Problem to work on
What lines in the listing below hold the string "sample"? Please copy them out.

Top of Source data

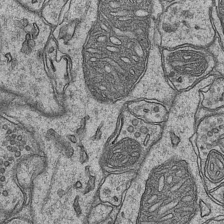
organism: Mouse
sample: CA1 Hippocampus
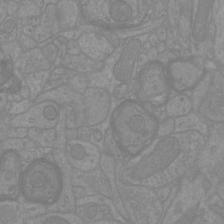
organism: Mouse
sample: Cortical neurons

Bottom of Source data
Top of Source data

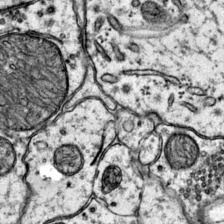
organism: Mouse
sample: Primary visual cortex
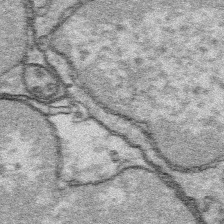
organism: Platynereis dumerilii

Bottom of Source data
Top of Source data

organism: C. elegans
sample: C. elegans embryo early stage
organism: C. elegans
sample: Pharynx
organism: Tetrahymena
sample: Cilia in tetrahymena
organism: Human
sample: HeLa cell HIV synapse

Bottom of Source data

Result of this exercise
sample: CA1 Hippocampus
sample: Cortical neurons
sample: Primary visual cortex
sample: C. elegans embryo early stage
sample: Pharynx
sample: Cilia in tetrahymena
sample: HeLa cell HIV synapse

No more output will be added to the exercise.